> [ENTRIES SHOWN]:
◇ ◇ ◇ ◇
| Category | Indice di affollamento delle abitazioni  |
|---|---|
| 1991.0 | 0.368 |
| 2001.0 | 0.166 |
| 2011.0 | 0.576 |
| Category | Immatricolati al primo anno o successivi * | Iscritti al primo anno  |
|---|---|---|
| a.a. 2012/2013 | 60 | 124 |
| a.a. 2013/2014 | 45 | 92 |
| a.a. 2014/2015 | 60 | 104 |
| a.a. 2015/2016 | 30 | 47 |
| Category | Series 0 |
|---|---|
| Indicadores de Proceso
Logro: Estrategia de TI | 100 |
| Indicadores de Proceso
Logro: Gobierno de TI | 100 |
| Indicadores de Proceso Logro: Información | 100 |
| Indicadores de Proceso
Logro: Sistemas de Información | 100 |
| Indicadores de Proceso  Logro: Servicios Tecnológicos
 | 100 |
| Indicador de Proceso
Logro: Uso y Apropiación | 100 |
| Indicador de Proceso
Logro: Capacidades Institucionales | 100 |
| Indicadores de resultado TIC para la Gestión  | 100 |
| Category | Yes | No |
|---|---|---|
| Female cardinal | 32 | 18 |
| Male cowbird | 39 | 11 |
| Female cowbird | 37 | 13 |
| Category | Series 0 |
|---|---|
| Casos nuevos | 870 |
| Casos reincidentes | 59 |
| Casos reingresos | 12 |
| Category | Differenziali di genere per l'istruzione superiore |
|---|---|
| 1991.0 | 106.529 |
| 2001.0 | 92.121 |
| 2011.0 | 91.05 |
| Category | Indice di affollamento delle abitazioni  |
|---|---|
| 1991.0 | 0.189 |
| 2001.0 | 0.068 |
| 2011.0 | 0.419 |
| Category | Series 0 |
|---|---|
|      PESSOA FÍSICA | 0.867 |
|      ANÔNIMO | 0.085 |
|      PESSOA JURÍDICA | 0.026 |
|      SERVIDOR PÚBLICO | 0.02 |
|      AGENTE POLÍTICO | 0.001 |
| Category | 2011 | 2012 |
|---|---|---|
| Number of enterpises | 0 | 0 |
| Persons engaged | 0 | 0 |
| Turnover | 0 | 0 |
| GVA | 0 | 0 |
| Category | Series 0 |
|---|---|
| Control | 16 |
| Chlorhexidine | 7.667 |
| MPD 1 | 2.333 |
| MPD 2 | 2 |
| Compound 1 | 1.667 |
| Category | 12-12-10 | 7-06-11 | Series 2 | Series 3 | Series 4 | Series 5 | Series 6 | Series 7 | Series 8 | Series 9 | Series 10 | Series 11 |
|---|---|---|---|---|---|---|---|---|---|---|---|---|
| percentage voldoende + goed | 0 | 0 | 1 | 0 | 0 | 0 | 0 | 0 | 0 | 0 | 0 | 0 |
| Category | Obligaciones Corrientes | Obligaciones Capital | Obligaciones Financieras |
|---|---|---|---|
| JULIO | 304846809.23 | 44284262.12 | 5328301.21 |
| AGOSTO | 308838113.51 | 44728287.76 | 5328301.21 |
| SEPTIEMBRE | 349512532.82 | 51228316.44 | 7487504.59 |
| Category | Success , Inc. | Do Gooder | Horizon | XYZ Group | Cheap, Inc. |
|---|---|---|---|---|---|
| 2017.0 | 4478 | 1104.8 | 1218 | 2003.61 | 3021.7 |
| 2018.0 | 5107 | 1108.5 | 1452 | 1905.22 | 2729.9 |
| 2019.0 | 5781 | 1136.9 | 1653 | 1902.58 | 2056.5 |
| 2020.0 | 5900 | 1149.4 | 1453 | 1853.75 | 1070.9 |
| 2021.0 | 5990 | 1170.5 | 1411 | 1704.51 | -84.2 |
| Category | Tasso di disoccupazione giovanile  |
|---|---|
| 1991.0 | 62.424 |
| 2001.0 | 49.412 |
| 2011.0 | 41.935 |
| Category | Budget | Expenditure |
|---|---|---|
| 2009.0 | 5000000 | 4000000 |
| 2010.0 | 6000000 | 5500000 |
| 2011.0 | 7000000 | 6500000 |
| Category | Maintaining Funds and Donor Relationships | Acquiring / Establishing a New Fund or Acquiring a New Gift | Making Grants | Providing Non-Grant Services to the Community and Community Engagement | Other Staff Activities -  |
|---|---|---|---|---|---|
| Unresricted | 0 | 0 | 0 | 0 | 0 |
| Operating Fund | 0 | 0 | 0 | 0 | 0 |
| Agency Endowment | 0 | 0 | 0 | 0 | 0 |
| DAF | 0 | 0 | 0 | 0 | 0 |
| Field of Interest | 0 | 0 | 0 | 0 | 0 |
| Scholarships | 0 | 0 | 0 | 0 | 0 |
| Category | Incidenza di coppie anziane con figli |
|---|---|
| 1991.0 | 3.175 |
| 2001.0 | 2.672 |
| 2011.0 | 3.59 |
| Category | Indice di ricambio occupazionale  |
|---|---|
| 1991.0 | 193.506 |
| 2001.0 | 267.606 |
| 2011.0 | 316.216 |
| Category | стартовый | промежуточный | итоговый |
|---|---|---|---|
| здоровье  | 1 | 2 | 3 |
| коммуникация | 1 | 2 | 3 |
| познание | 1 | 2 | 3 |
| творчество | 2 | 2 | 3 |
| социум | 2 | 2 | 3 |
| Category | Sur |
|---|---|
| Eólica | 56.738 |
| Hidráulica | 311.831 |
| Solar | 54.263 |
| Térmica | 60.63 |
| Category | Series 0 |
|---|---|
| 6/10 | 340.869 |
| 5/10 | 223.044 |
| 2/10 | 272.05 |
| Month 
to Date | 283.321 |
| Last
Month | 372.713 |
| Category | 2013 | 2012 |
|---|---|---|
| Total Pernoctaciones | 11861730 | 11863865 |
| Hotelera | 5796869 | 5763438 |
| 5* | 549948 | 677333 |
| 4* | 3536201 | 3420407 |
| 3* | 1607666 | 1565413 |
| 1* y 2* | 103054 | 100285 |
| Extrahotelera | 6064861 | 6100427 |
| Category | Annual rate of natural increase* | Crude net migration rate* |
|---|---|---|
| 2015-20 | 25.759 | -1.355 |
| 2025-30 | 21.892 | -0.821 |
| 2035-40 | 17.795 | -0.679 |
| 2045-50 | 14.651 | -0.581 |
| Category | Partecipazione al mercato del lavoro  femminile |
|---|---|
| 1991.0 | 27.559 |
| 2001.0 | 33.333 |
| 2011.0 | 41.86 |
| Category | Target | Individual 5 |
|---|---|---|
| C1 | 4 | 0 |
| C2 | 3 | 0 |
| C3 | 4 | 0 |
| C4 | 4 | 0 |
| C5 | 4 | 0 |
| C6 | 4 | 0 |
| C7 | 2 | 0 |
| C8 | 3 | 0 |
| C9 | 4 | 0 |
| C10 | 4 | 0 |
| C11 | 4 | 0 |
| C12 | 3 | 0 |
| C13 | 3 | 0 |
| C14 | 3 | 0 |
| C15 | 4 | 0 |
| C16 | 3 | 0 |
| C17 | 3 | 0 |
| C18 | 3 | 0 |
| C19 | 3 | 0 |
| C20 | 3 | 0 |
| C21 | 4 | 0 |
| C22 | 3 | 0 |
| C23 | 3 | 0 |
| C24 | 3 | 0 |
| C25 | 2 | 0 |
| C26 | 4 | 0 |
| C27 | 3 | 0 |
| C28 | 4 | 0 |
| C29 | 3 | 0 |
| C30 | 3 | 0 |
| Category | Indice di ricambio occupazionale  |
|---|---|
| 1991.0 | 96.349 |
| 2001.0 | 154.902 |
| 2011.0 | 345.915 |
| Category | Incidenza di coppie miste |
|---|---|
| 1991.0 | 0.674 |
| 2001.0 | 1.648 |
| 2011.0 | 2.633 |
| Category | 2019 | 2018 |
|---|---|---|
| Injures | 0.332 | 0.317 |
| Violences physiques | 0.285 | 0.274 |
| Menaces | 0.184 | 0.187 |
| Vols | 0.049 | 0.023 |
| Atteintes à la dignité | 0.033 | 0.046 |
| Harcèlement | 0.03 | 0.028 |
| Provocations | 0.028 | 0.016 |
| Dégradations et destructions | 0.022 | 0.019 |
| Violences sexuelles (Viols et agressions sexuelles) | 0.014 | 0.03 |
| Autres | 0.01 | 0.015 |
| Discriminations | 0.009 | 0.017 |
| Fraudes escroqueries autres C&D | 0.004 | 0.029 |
◇ ◇ ◇ ◇
> [WORK TO COMPLETE]: Working from the data above, extract solely the lines from the one containing "FÍSICA | 0.867 |" through the one containing "engaged | 0 | 0 |", exactly as they appear, both included.

> [TASK RESULT]:
|      PESSOA FÍSICA | 0.867 |
|      ANÔNIMO | 0.085 |
|      PESSOA JURÍDICA | 0.026 |
|      SERVIDOR PÚBLICO | 0.02 |
|      AGENTE POLÍTICO | 0.001 |
| Category | 2011 | 2012 |
|---|---|---|
| Number of enterpises | 0 | 0 |
| Persons engaged | 0 | 0 |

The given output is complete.